You Can Learn A Lot From A Dummy

Over breakfast one morning, a friend used a phrase I hadn’t heard in a while. In the 1980s, Vince and Larry burst onto TV screens across the U.S. Through humorous dialogue and endings that always included Vince and Larry going through the windshield, they encouraged us to “Buckle Up” for safety. Then the narrator would say, “You could learn a lot from a dummy.” Vince and Larry were crash test dummies.

My friend and I were talking about leadership and mentoring but had drifted to the general concept that it was much easier on your mind, body, and soul to learn from others’ mistakes as opposed to finding everything out “the hard way.” We both acknowledged being guilty of attending the school of hard knocks from time to time. We also felt the pain of our children, friends, and team members when they failed to learn the lessons taught by other people’s failures.

Vicarious Learning Deficit, Historical Amnesia, or Experiential Learning Bias are terms used to describe the failure to learn from observing others’ experiences, forgetting, ignoring lessons from the past, or only trusting lessons learned from direct personal experience. Whatever you call it, it is hard on an individual but far more detrimental to a leader.

Yet here we are, watching leaders crash through windshields over and over again—making the same mistakes that destroyed their predecessors, ignoring the hard-won wisdom scattered across corporate graveyards, and somehow believing they are different.

Overconfidence bias is the most dangerous culprit. Success breeds a particular kind of amnesia. When you’ve won before, it becomes easier to dismiss others’ failures as irrelevant. “That could never happen to us. We’re smarter. We’re different.” I’ve watched previously successful leaders assume their past victories would immunize them from similar mistakes. The tech industry is littered with companies that ignored obvious lessons from others’ spectacular crashes—dismissing digital transformation as a fad even as they watched competitors get disrupted.

Group identity creates another layer of blindness. “Those failures happened to them, not us,” becomes the refrain. Our group is special. Our circumstances are unique. When automotive executives dismissed Tesla because “we know cars better than some tech company,” they chose tribal comfort over inconvenient truth. Leaders surrounded by people who think alike create echo chambers where outside examples feel irrelevant.

The difficulty in tracing cause and effect provides convenient excuses. When Blockbuster collapsed, was it streaming, late fees, physical stores, or some combination? This causal ambiguity becomes a shield: “Their situation was completely different from ours.” Smart leaders cut through this fog by focusing on patterns rather than perfect parallels, asking not “Could this exact scenario happen to us?” but “What forces created these conditions, and are similar forces at work here?”

Lack of institutional memory compounds the problem.

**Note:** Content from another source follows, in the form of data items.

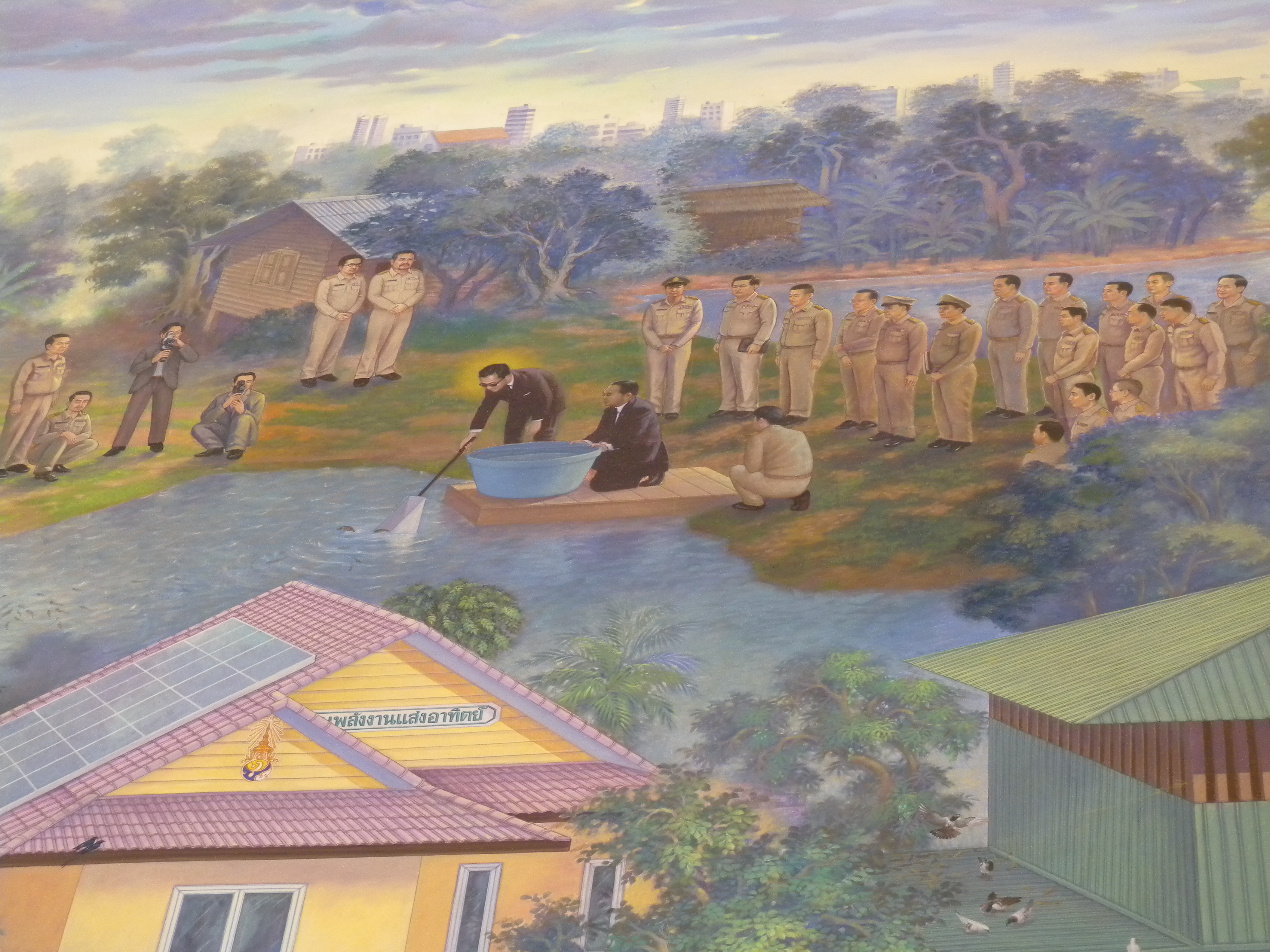 จิตรกรรมฝาผนังเล่าเรื่องโครงการในพระราชดำริ โครงการอันเนื่องมาจากพระราชดำริ และโครงการส่วนพระองค์ในพระบาทสมเด็จพระปรมินทรมหาภูมิพลอดุลยเดช ภายในพระที่นั่งทรงธรรม มณฑลพระราชพิธีถวายพระเพลิงพระบรมศพพระบาทสมเด็จพระปรมินทรมหาภูมิพลอดุลยเดช ในภาพนี้ แสดงภาพการขยายพันธุ์ปลานิล (Tilapia Nilotica) ภายในโครงการส่วนพระองค์สวนจิตรลดา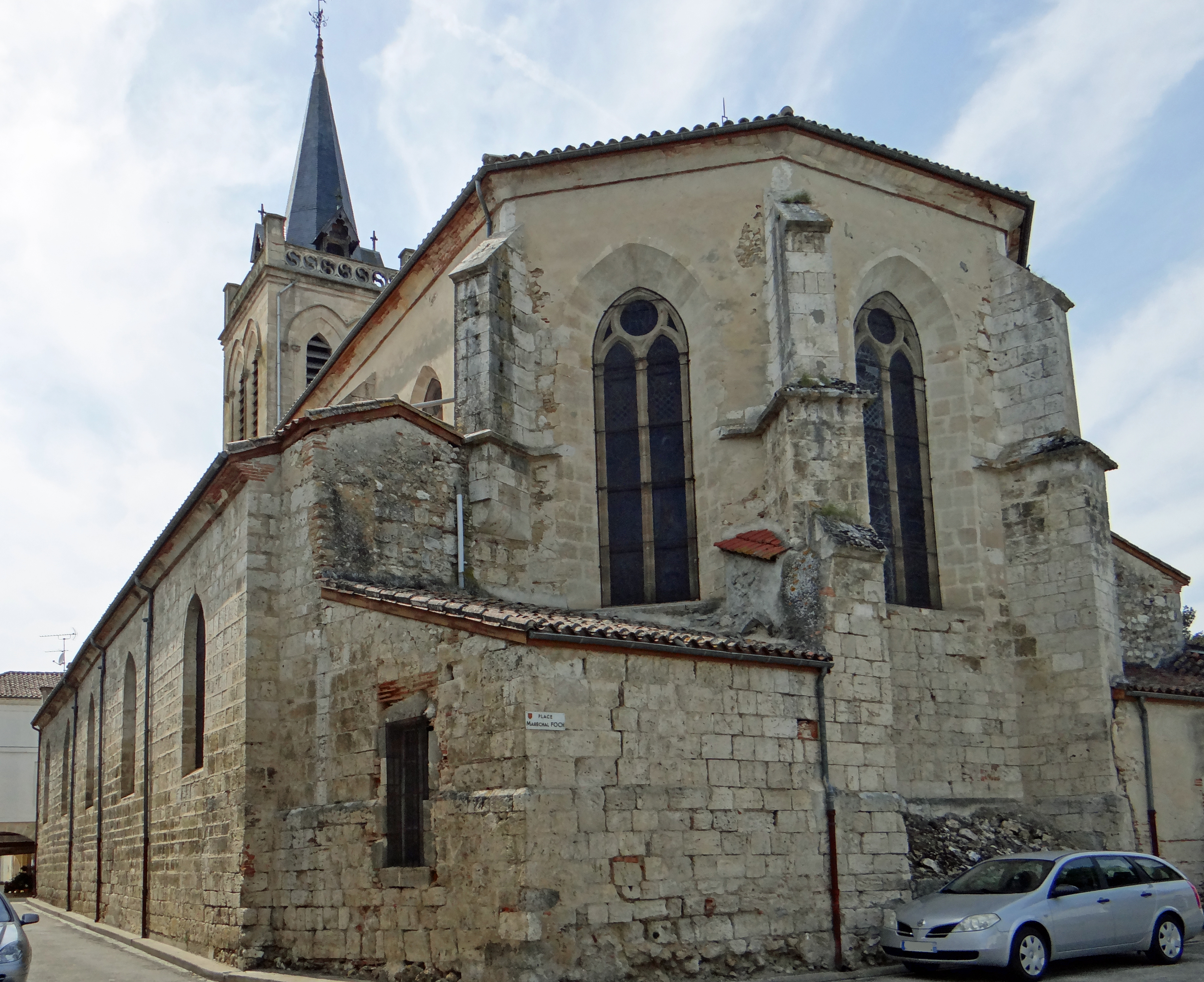 Damazan - Église Notre-Dame - Chevet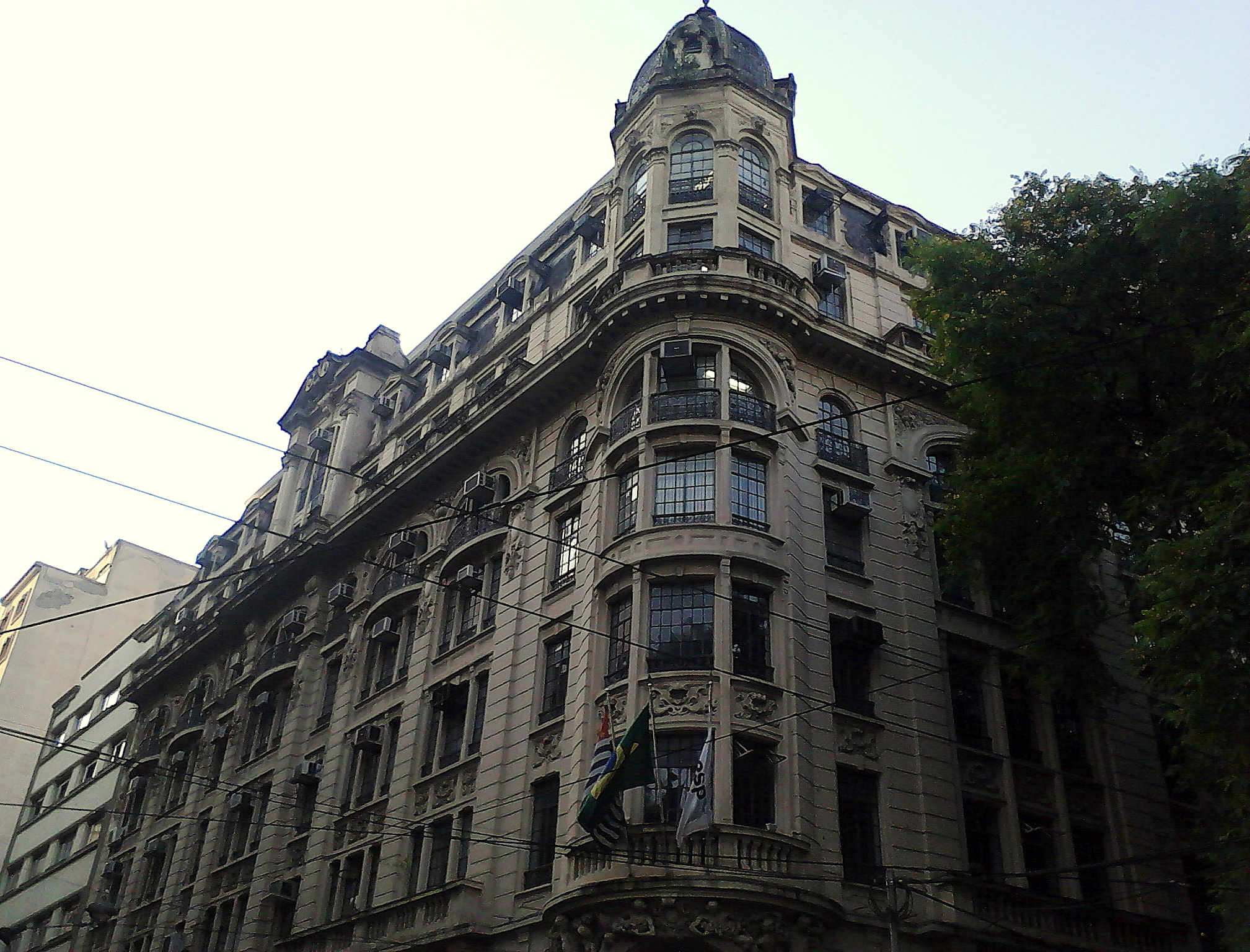 Centro de Documentação e Memória da Universidade Estadual Paulista "Júlio de Mesquita Filho", localizado na Praça da Sé, esquina com R. Benjamin Constant, centro de São Paulo, SP, Brasil.

Companies that survived previous downturns forget the lessons that got them through. The people who lived through the learning eventually leave, and their replacements inherit outcomes without understanding the journey. I’ve seen family businesses where the founder’s hard-won lessons about cash flow get forgotten by the next generation, leaving them vulnerable to problems already solved decades earlier.

The curse of knowledge works in reverse—new leaders, unaware of why certain safeguards exist, “streamline” them away and repeat experiments that failed before. Organizations become brittle in exactly the ways that destroyed their predecessors.

The costs compound over time. Leaders who can’t learn vicariously don’t just miss opportunities to avoid mistakes; they put their people through unnecessary trauma. Every lesson learned “the hard way” means someone on their team experienced avoidable stress, disappointment, and career damage.

The antidote isn’t heroic individual effort; it’s building systems that make learning from others’ examples natural. The best leaders conduct structured debriefs after studying others’ failures, asking “What would this look like if it were happening to us?” They institutionalize devil’s advocate processes, designating someone to argue why their strategy might fail based on patterns from other organizations. They actively seek diverse perspectives from outside their industry who can spot patterns that expertise blinds them to.

Most importantly, the best leaders create cultural norms that reward acknowledging and learning from failure—both their own and others’. Instead of celebrating only success, they celebrate the wisdom to avoid repeating others’ mistakes. They make “learning from dummies” a competitive advantage rather than an admission of weakness.

The crash test dummies taught us that you don’t have to go through the windshield to learn that seatbelts save lives. In leadership, we don’t have to crash our organizations to learn the lessons that destroyed others. After all, we really can learn a lot from a dummy, especially if we’re smart enough not to be one ourselves. If we’re humble enough to admit we’re not that different, wise enough to study the patterns, and disciplined enough to turn others’ hard-won wisdom to our advantage, we can learn from anyone—even a dummy—the Bison Way.